U-Flyte is a strategic research partnership, coordinated by Maynooth University and funded by SFI, together with Industry collaborators including; Airbus, Irelandia Aviation and INTEL.
The global €multi-billion Drone industry is expanding and these aerial robots are employed for an increasing array of automated airborne tasks including; mapping, surveying, news-gathering, specialist services, search & rescue, air-taxi and logistics.
U-Flyte intends tackling the current global bottleneck impeding the wider development of drone operation and roll-out of commercial services.
The core R&D work-plan is based around a series of inter-connected work-packages that deal with investigating, building and testing Unmanned Aircraft Systems (UAS) - U-Traffic Management (UTM), underpinned by a 3D drone airspace model (U-Space).
Research in downstream application services includes investigating rapid, wide area swarm mapping configurations, object detection & tracking and optimised logistical modelling
The aim of U-Flyte is to tackle the current global log-jam impeding the wider development of drone operation and the roll-out of commercial services by providing the necessary research, data and case studies to guide agencies and industry in allowing drones to safely fly further and higher than the current limits.
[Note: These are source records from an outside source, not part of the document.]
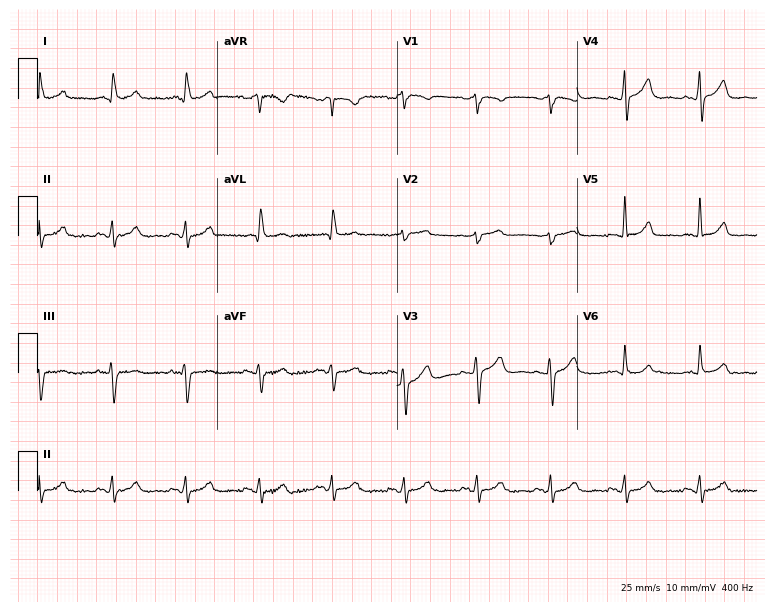
Resting 12-lead electrocardiogram. Patient: a 79-year-old female. Read as a normal ECG.
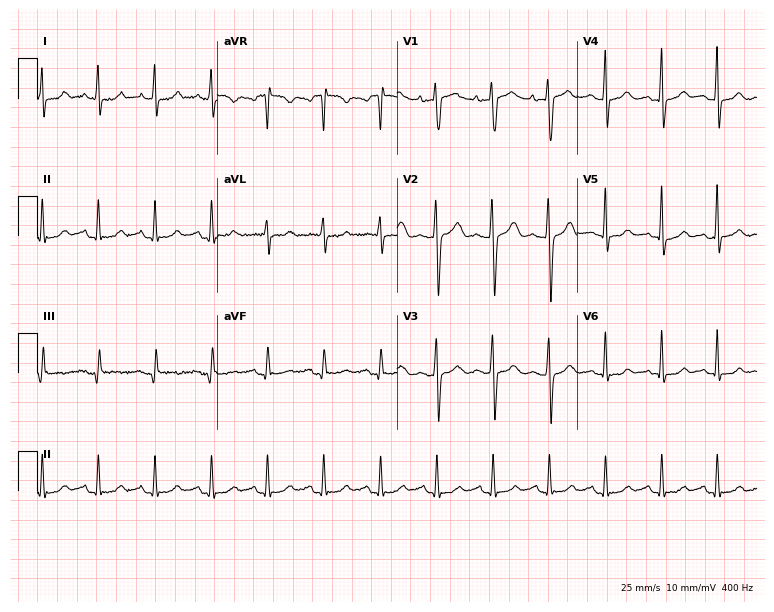
12-lead ECG (7.3-second recording at 400 Hz) from a female patient, 27 years old. Findings include sinus tachycardia (a sinus rate of 100 beats per minute or more).
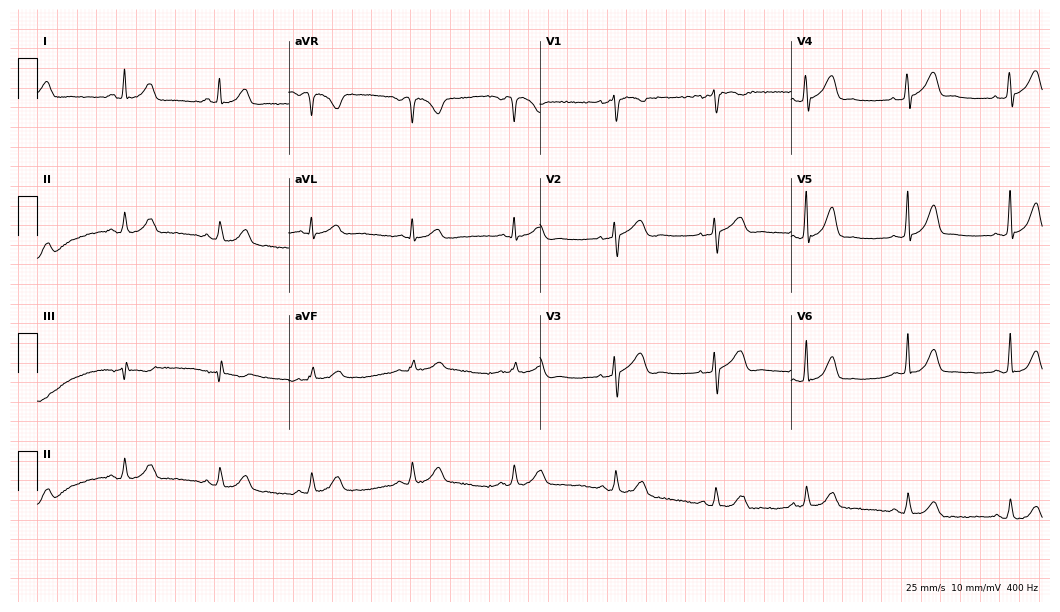
Resting 12-lead electrocardiogram. Patient: a 37-year-old female. None of these six findings is recorded: first-degree AV block, right bundle branch block, left bundle branch block, sinus bradycardia, atrial fibrillation, sinus tachycardia. Only these six findings were labelled.
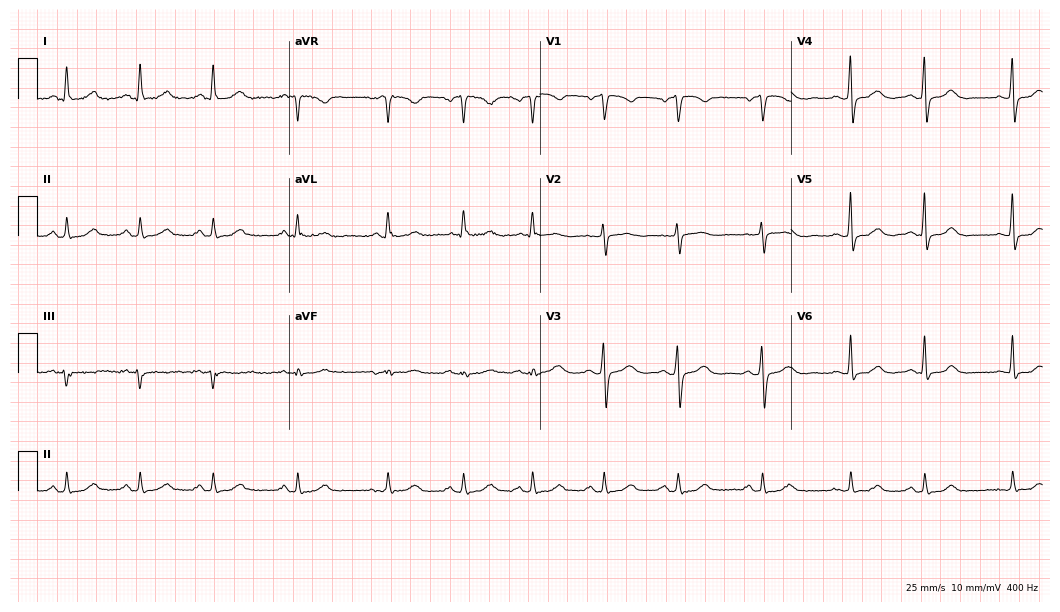
12-lead ECG from a 73-year-old female. Recorded interpretation: within normal limits.

The programme will see researchers recreate flying environments for drones as digital models, taking into account a wide range of factors like air traffic, buildings and electricity lines, and then testing them in the real world at Waterford Airport and other selected locations around Ireland.
Waterford Airport was chosen as the ideal main testing location for U-Flyte because the facility possesses its own controlled airspace with a manned air-traffic control tower, providing U-Flyte researchers with a real-world, yet highly secure and safe flight test environment. The airport location also provides easy access to the coastline and offshore areas, allowing researchers to test higher performance drones for marine applications, such as ocean data collection and search and rescue.
This project has received funding from the SFI under grant agreement no. SFI(17/SPP/3460).